The comments that suggest science requires faith, is to me a bit misinformed. Science does expand into areas of unobservable probabilities (black holes, string theory), but this requires not faith, but a deep understanding of physics and math, that is way over my head. I trust those with the knowledge do do the physics and math, to come to a reasonable conclusion that may well be testable in the future. Those guys and gals can work it out, and I trust in their abilities. Is that faith? I think not. That is an assumption that people way more educated than I have the faculties to do their job adequately. Indeed we know now that black holes DO exist, they were once theoretical, but no more, and we can now see how matter interacts with them. I’d call that a scientific success. Faith is more a belief in something, despite the fact that there is no evidence to support it.
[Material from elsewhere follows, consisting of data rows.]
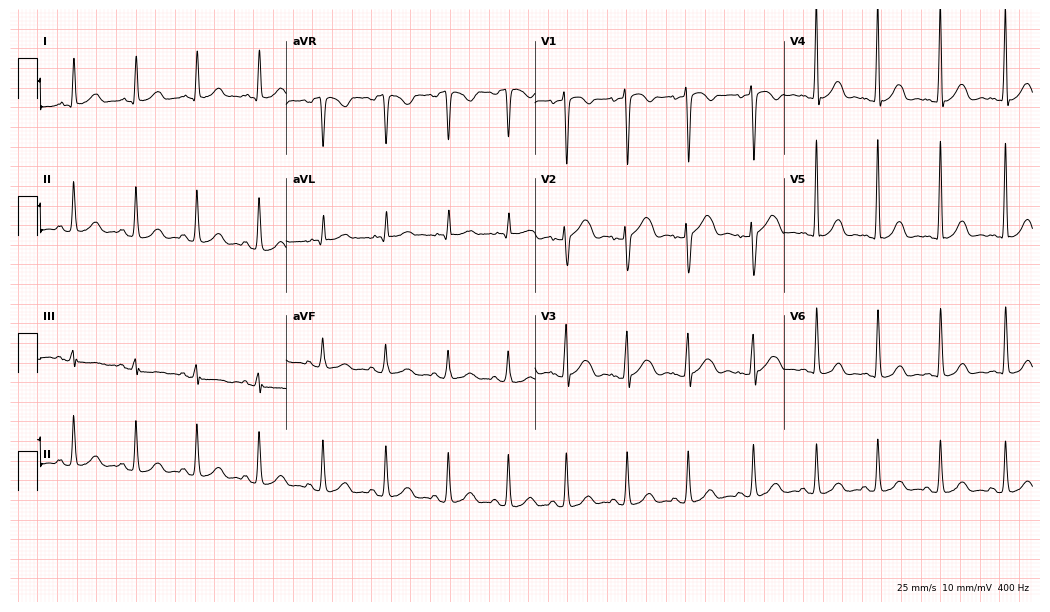
ECG (10.1-second recording at 400 Hz) — a female, 24 years old. Labelled as a normal ECG.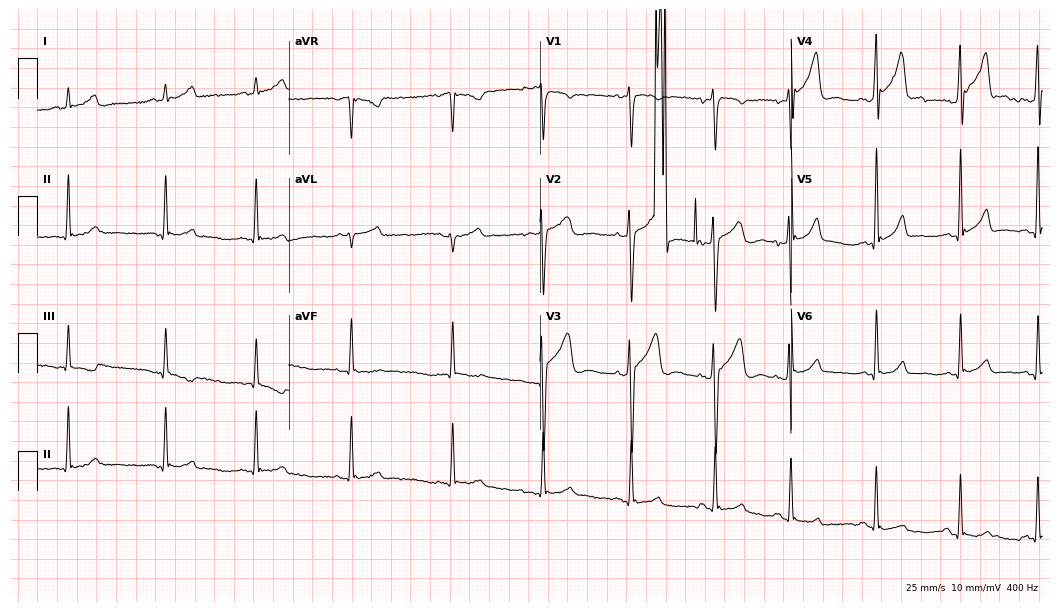
Standard 12-lead ECG recorded from a man, 26 years old (10.2-second recording at 400 Hz). Read as a normal ECG.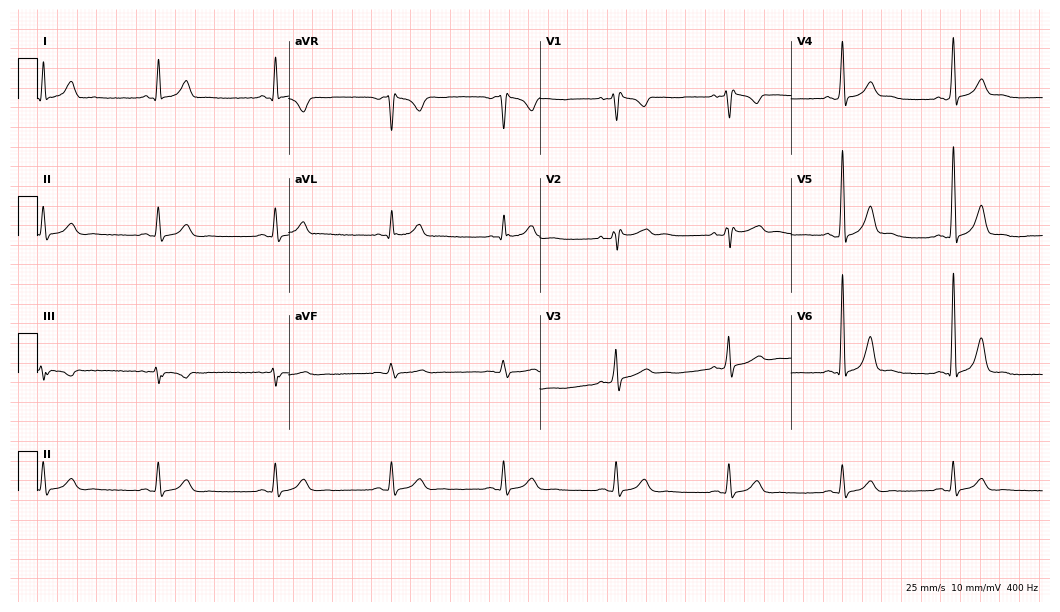
Electrocardiogram, a male patient, 51 years old. Of the six screened findings (first-degree AV block, right bundle branch block, left bundle branch block, sinus bradycardia, atrial fibrillation, sinus tachycardia), none is recorded. Other findings, if any, are not listed.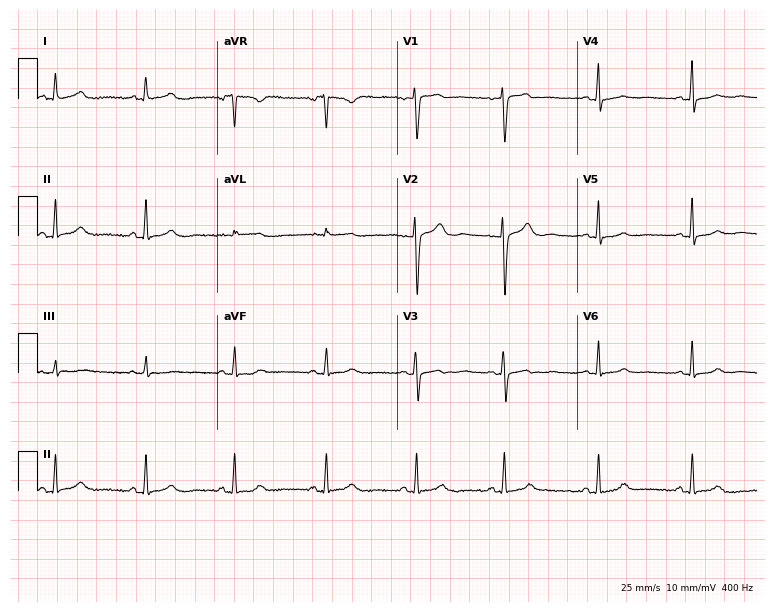
12-lead ECG from a 45-year-old woman. Recorded interpretation: within normal limits.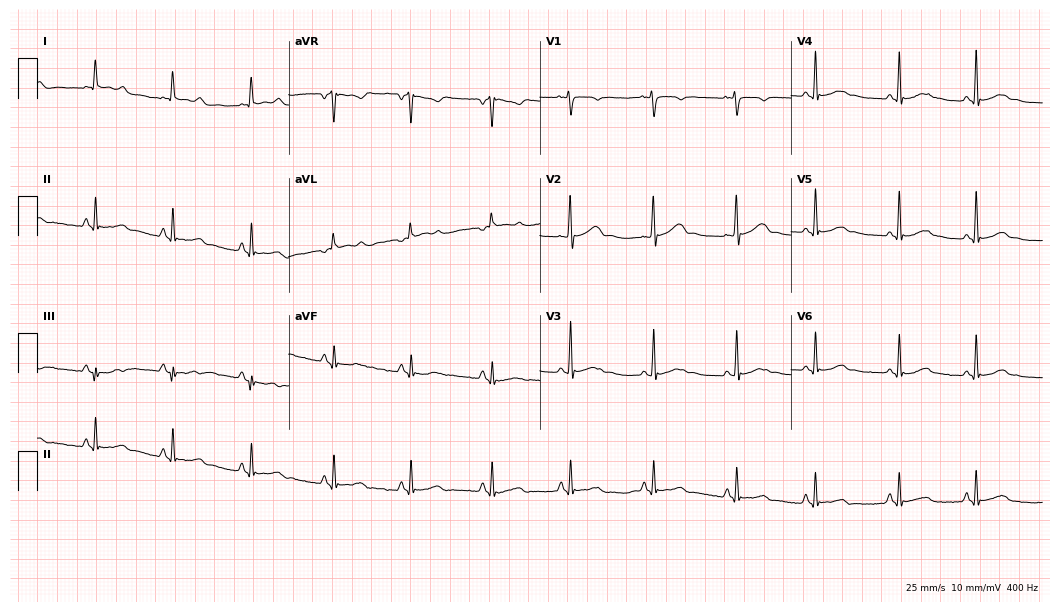
Standard 12-lead ECG recorded from a 23-year-old female patient. Read as a normal ECG.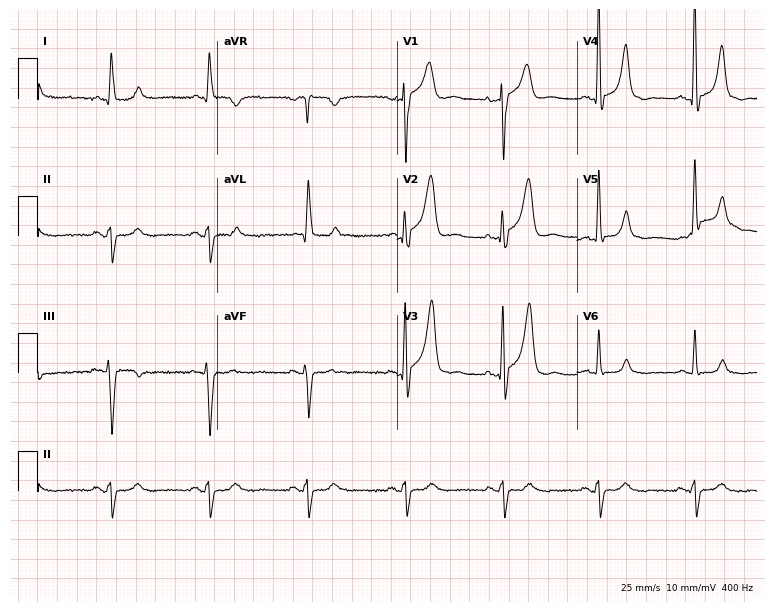
ECG (7.3-second recording at 400 Hz) — a 76-year-old male. Screened for six findings — first-degree AV block, right bundle branch block, left bundle branch block, sinus bradycardia, atrial fibrillation, sinus tachycardia — none is recorded.

What about all the sciences such as geology, astronomy, genetics, biology, and all the rest of the “ologies”? Do they require faith? I think not. Science is a conclusion, based on observable, repeatable, verifiable, falsifiable, facts. Same can be said for atheism. Faith is for those without the reasoning skills or the desire to grasp the reality of science.
Any attempt to reconcile one with the other, is futile. Science is grounded in reality, science has the “E” word (evidence) to back it up, and not just a little evidence, tons of it. Faith as I said before, is a belief in something despite the fact there is no evidence to support it. They are polar opposites and not compatible…unless you want to discuss cognitive dissonance and compartmentalization.
http://ryan59479.wordpress.com/2013/06/08/science-and-religion/ I like this guy’s stuff.
and lastly:
The entire history of all religions is done by graduates of the well known institution MSU. Better known as Making Stuff UP. You don’t expect them to stop now, or start using well researched arguments do you?
It’s a house of cards based on out dated mythologies and made up stuff, that requires constant rationalizations to keep itself afloat. This is the only kind of science they are capable of. No facts necessary.
http://eyeonicr.wordpress.com/2013/06/09/not-so-giant/
That concludes my recent journey’s in the blog ether world. I do regret the apparent necessity to constantly define faith, but it is so often used as a positive aspect of someones else’s perspective, or as an attribute of science, that it demands pointing it out from a rationalists perspective.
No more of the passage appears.